I read a book not long-ago called “Craeft” by a guy called Alexander Langlands. Craeft is the middle-English spelling of Craft, complete with diphthong.

At its heart, the book is about what’s been lost over the centuries, or millennia, when we stopped doing things by hand and turned instead to machines and specialized workers.

Langlands starts the book with a dilemma. He lives on a farm “in the middle of nowhere,” his yard is terribly over-grown with weeds and grasses, and he can’t get his weed-whacker started. He then remembers that at a garage sale some months earlier he had bought an ancient scythe.


He writes, “That summer the scythe became the tool of choice.

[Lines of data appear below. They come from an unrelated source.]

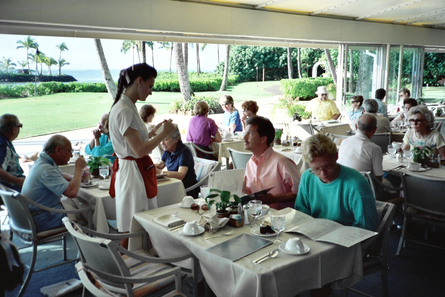 Rose Friedman y su marido Milton, a la izquierda de la camarera.
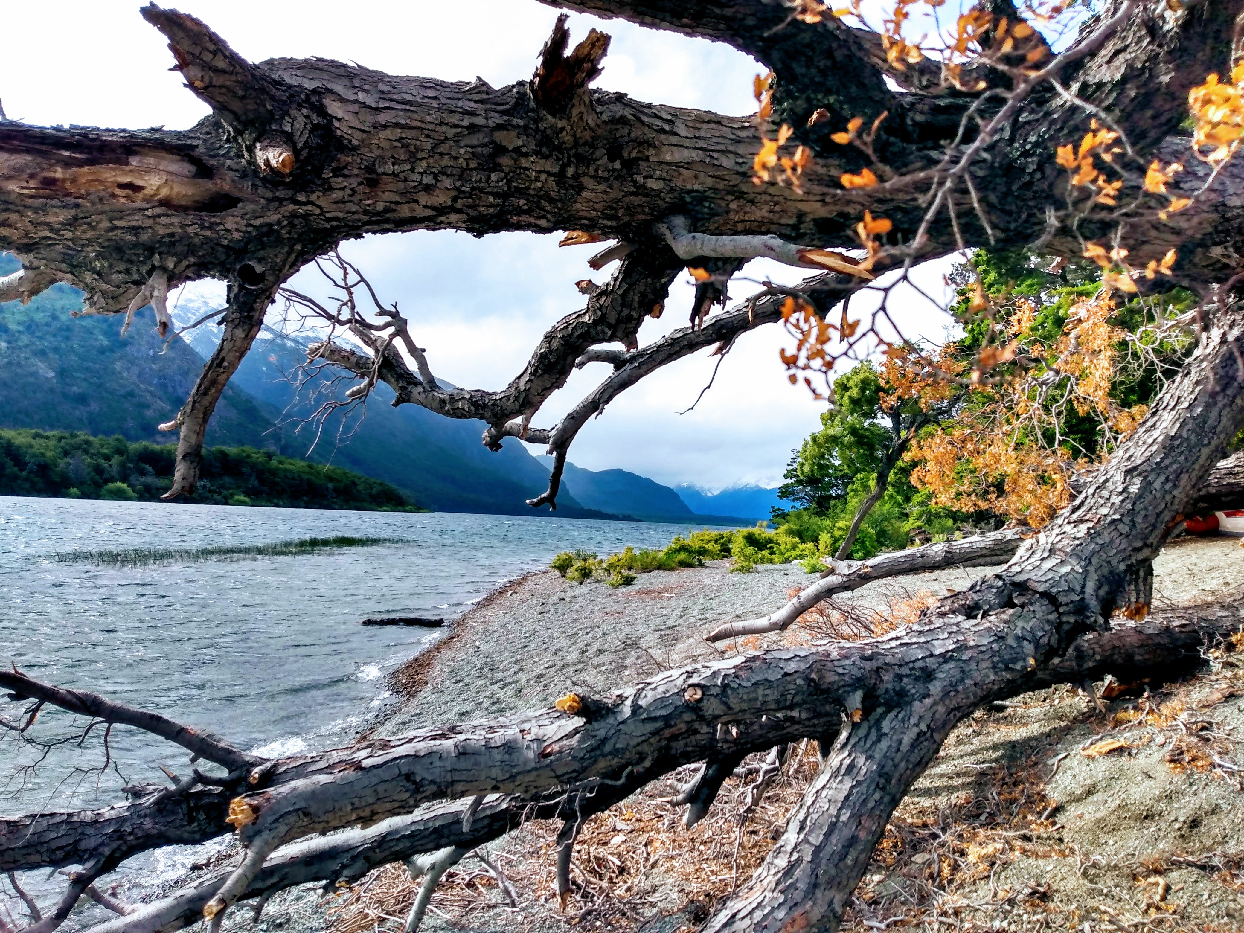 Vista del lago desde la orilla oeste.
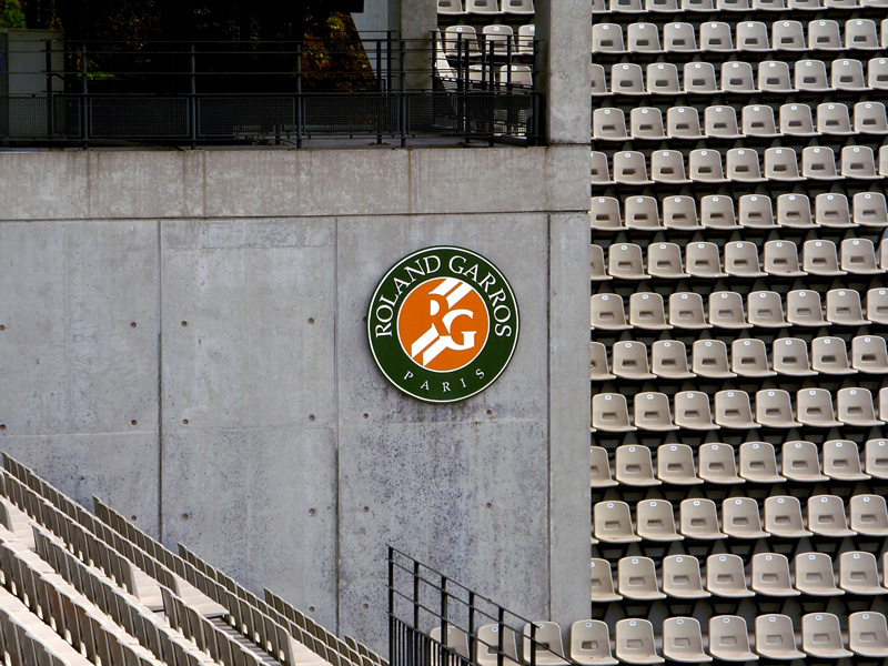 2008 Paryż

Relieved of the rigmarole of fuelling, servicing and maintaining the [weed-whacker], scything could be conducted on a whim, the scythe plucked from the toolshed and employed for an hour or two here and there. My technique improved. I became stronger and began to feel less exhausted at the end of a stint, and almost matched the time taken to do the same job with a [weed-whacker]… I realised that I’d taken a traditional way of doing something and had found that, on my terms, it was just as effective as the mechanically charged, petrol-powered methods of today.”

And that brings me to my point, which is about innovation.

In Friday’s “New York Times,” there was an article called “End the Innovation Obsession,” by David Sax. He begins with our prevailing anxiety over FOMO—fear of missing out. That something exists that is wholly good and we have to get our hands on it or our lives and our very prospect of potential fulfillment or happiness will wither.

Sax says,
Each year businesses, institutions and individuals run around like broken toy robots, trying to figure out their strategy for the latest buzzword promising salvation.
“What’s your company’s plan to onboard wearables? How’s our Google Glass program coming? Where do you stand on Big Data? A.I.? Machine learning? How soon can we pivot to video? How many tablets should we buy? What’s your child’s school’s V.R. budget?...

“Gadgets are procured, deployed and discarded. Resources are squandered as the technology’s actual capabilities fall short of its promise…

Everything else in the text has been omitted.